April 22, 2015
Ah…spring in Michigan. This morning I was literally scratching a mosquito bite while I shook snowflakes out of my hair. How can that be? One minute I’m basking in the sun on my deck and the next I’m looking for the gloves I thought I wouldn’t need again until fall. It’s like the weather in my state is completely confused, suffers from a split personality or just truly wants to be mean.
Yet for all the times I shake my fist at the outdoors, when it comes down to it, I can’t get enough of it. I love the feeling of the sun on my face and the smell of rain. I love the stillness of a softly falling snow and the raging temper of a thunderstorm. I love sand between my toes and waves breaking over my ankles. I love the symphony of birds and the lullaby of crickets. There is a lot to love on this big place we call earth.
It’s easy to forget, especially in spring, that every day we’re actually doing quite a bit of damage to this beautiful planet. It’s not that we’re all consciously out to kill the place we love, it’s just that the way we live can cause some pretty serious consequences.
When I was growing up, I remember being taught not to litter and to recycle my pop bottles. For a while, that was about the extent of my education in environmental responsibilities. But at the time, I didn’t really understand it. For me, it was more simply about keeping parks looking nice and getting 10 cents back from every bottle. Of course as the years went on, I learned a lot more about how we can protect our environment.
At MSU, we often talk about being green – but usually it’s in relation to our colors, green and white. Yet, in reality, being Spartan green is about so much more than being a fan. At MSU, green is always in season.
Today the world is celebrating Earth Day. It’s a special day set aside to talk about protecting the earth. At MSU, we’re doing that every day. The university is a leader in sustainability and conservation and we’re doing more and more to make the planet cleaner and sustainable. Check out the beautiful MSUTODAY FEATURE: Earth Day. Every Day. to learn how Spartans on campus are going greener than ever.
Of course it’s not just sustainability efforts on campus that are important. Every day Spartan researchers are studying water, air, crops, plants, animals and more to discover ways to make a difference in protecting our planet.
Warren Wood is one of those researchers. He is a visiting professor of hydrogeology in the Department of Geological Sciences and has spent the past 30 years researching water issues largely in arid areas. Read his FACULTY VOICE: Loving Water but Working in the Desert, to learn more about his work.
It’s also not just researchers who are finding ways to protect the planet. Students are stepping up to the plate to take responsibility for the earth’s sustainability.
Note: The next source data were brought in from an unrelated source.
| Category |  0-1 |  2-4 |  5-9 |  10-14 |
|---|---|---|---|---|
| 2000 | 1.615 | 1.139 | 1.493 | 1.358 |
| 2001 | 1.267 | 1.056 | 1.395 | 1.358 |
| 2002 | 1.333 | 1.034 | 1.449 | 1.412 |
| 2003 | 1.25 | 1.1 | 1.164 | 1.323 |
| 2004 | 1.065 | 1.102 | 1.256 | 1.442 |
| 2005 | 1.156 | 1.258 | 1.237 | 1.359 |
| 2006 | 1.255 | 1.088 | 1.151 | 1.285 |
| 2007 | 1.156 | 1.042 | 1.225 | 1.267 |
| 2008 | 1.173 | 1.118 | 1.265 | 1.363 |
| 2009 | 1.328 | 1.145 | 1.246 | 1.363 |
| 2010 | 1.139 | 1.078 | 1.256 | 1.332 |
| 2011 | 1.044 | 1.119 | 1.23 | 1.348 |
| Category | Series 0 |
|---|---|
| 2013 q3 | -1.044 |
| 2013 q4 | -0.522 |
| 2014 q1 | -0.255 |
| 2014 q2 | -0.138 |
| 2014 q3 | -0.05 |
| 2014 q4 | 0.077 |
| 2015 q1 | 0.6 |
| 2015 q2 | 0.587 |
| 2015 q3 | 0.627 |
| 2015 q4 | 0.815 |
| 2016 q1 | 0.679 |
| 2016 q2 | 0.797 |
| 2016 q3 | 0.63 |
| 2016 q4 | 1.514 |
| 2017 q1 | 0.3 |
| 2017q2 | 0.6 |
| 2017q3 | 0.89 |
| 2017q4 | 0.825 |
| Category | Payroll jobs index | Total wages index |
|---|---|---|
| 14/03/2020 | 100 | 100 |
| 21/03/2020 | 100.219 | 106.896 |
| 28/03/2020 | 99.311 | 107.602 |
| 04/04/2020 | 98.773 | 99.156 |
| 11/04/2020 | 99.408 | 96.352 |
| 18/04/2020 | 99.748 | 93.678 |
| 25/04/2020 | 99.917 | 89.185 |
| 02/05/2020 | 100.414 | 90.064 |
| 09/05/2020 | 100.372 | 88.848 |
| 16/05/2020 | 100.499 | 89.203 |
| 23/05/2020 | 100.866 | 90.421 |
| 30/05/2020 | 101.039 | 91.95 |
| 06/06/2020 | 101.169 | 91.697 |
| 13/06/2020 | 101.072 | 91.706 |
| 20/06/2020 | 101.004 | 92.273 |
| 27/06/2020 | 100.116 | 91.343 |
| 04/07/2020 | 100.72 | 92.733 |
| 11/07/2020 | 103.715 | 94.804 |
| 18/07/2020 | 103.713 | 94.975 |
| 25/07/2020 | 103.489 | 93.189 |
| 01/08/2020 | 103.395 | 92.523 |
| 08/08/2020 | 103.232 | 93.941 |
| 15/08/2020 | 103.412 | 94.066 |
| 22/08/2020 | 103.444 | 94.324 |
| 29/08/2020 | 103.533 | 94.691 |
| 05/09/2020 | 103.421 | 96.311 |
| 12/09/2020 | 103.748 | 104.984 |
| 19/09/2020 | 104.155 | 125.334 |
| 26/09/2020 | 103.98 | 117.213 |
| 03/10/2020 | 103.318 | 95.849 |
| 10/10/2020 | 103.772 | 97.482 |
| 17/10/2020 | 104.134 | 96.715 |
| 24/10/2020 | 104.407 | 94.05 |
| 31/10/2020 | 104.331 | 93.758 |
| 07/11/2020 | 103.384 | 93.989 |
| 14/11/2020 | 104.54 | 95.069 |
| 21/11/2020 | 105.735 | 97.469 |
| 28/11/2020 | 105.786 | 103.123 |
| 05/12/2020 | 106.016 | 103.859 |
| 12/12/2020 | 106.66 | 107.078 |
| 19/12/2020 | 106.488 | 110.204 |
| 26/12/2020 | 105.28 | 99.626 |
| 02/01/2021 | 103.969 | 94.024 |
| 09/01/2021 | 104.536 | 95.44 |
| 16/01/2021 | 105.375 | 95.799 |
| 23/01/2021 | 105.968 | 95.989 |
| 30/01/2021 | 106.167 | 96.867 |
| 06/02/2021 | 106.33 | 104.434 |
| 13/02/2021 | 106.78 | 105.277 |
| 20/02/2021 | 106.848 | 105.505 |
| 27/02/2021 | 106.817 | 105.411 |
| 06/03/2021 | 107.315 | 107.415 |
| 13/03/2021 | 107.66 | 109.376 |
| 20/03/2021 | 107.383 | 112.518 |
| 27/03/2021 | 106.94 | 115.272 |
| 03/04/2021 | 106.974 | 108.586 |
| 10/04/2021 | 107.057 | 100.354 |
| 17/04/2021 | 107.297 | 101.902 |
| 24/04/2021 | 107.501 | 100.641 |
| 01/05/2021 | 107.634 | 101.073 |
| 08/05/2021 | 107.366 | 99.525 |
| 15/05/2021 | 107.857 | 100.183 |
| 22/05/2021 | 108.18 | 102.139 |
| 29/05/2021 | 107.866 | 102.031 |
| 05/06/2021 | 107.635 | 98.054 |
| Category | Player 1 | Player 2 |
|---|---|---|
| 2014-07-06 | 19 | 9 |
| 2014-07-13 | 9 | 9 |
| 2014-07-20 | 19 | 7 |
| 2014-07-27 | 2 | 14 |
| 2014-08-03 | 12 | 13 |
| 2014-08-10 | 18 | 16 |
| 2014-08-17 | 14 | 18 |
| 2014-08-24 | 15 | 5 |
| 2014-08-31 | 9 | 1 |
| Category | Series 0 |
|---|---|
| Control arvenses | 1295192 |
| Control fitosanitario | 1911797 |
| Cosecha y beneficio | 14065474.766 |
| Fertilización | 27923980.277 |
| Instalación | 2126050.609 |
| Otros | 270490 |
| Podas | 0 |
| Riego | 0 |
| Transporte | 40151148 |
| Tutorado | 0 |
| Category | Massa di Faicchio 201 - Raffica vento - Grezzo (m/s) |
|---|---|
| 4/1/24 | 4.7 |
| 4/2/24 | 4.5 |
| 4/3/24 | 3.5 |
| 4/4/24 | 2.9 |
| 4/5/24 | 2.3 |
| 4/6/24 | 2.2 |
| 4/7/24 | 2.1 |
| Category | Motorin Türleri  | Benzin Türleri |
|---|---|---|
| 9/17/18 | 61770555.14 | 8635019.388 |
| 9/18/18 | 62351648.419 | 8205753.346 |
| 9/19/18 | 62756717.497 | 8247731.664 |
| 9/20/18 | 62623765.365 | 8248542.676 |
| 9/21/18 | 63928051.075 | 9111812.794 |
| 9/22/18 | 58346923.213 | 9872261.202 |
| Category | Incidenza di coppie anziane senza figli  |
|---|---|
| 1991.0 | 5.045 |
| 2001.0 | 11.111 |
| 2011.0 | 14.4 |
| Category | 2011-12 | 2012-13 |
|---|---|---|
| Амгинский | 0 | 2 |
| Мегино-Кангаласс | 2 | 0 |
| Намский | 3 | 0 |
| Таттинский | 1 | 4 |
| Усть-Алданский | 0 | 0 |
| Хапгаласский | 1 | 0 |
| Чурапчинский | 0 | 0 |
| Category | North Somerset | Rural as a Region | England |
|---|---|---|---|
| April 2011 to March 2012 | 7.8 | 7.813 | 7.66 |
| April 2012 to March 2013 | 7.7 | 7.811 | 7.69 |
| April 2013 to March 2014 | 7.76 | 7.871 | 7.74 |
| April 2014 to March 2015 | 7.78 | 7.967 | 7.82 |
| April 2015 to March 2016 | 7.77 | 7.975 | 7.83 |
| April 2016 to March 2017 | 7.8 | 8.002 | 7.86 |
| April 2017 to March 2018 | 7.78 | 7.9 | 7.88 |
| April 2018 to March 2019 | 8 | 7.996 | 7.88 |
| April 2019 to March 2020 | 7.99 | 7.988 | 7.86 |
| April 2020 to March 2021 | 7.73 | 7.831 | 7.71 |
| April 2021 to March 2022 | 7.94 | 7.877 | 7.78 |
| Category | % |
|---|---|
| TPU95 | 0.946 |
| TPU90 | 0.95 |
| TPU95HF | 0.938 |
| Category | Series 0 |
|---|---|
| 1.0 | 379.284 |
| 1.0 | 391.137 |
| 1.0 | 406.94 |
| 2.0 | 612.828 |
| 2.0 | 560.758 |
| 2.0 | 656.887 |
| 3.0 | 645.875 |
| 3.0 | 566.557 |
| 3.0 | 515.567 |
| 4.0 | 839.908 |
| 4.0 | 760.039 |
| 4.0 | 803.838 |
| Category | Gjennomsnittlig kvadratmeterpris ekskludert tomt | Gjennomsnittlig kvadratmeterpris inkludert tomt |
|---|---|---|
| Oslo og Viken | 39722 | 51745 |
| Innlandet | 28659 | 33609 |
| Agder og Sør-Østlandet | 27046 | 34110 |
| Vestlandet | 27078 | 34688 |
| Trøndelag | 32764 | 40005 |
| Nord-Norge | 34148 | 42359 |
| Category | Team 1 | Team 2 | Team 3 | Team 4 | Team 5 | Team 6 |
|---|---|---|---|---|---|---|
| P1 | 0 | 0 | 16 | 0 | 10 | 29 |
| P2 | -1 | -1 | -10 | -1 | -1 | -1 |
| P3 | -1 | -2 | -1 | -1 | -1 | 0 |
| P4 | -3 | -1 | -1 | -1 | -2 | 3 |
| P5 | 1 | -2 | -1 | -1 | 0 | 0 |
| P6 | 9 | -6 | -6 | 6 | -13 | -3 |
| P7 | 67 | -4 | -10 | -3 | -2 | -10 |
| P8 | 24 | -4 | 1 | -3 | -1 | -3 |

Students like Elizabeth Brajevich, an environmental economics and policy junior and Honors College member, are already making an impact. She was recently named one of Glamour magazine’s Top 10 College Women for her leadership and environmental work.
She was honored for her “Worms Eat My Garbage” initiative for which she wrote a grant and founded at MSU. Students in the Worms Eat My Garbage group compost coffee grounds, apple cores and food waste in their rooms, with the help of a worm bin through a process known as vermicomposting. The end product is a nutrient-rich organic fertilizer for MSU’s Bailey greenhouse, which supplies food for some of MSU’s dining halls.
Students from all colleges and majors are taking an interest in environmental topics.
Aniela Butler, is a student in James Madison College majoring in international relations. Last summer she participated in the William A. Demmer Scholars Program, which places students in internships with federal agencies or non-governmental organizations that focus on natural resources. Read her STUDENT VIEW: Demmer Scholar to learn more about what she learned during her time in our nation’s capital.
Even as I watch rogue spring snowflakes swirl around outside my window, I can see blooms on the trees, grass greening and flowers poking through the ground. I know that shortly campus will be awash in stunning beauty. John Keats once said, “The poetry of the earth is never dead.” In a few short weeks, the earth’s poem will be shouting from all corners of this beautiful campus. As Spartans, it’s our responsibility to make sure that poem is never silenced.